* **DATA PROVIDED**
::::::
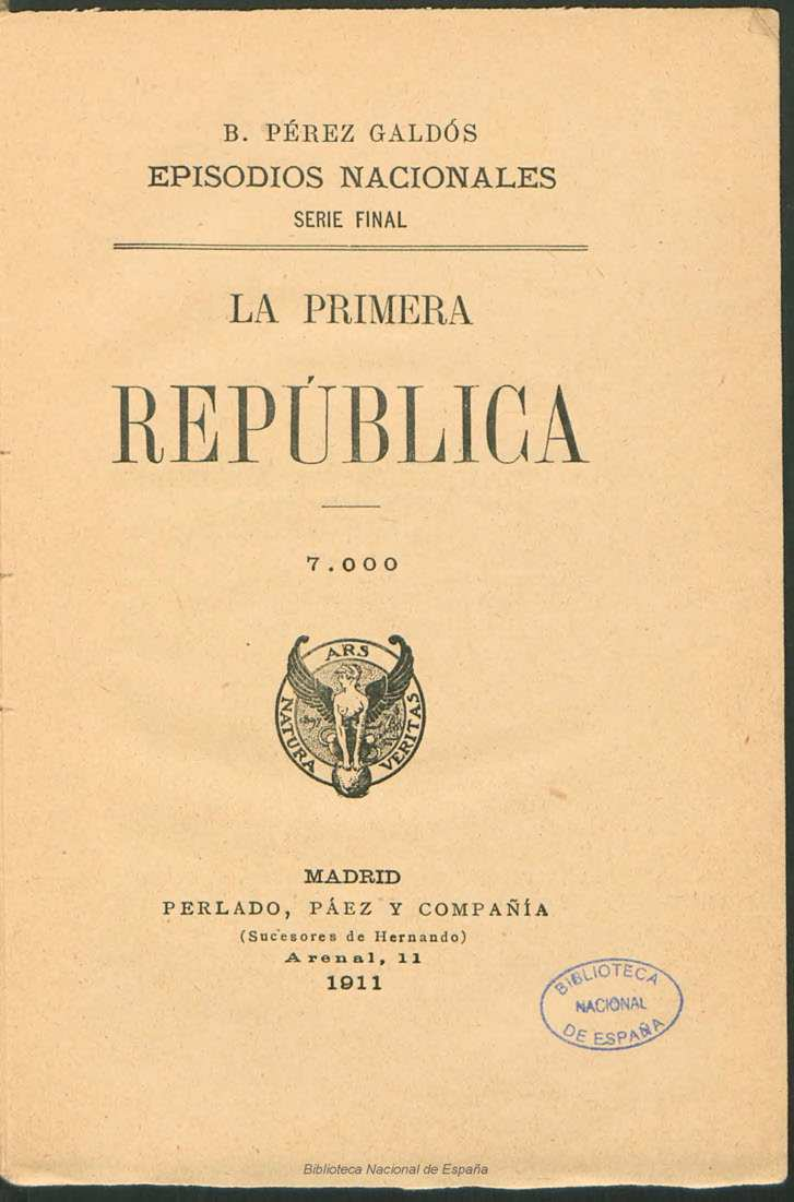 La Primera República Autor: Pérez Galdós, Benito (1843-1920) Fecha: 1911 Datos de edición: Madrid, Perlado, Páez y Compañía (Sucesores de Hernando)
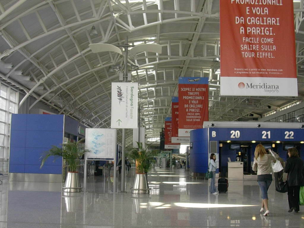 Aeroporto di Cagliari zona partenze. Foto personale.
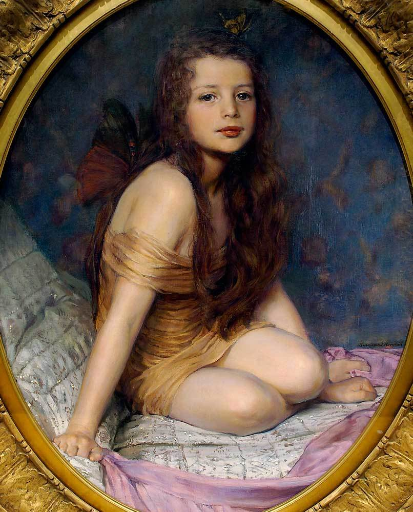 William Sergeant Kendall (1869-1938). Psyche. 1909
::::::
* **EXERCISE REQUIREMENTS**
Starting at the line that holds "Aeroporto di Cagliari", write out every remaining line of the material above exactly as it appears. Pictures should not be copied.

* **RESULT OF THE TASK**
 Aeroporto di Cagliari zona partenze. Foto personale.
 William Sergeant Kendall (1869-1938). Psyche. 1909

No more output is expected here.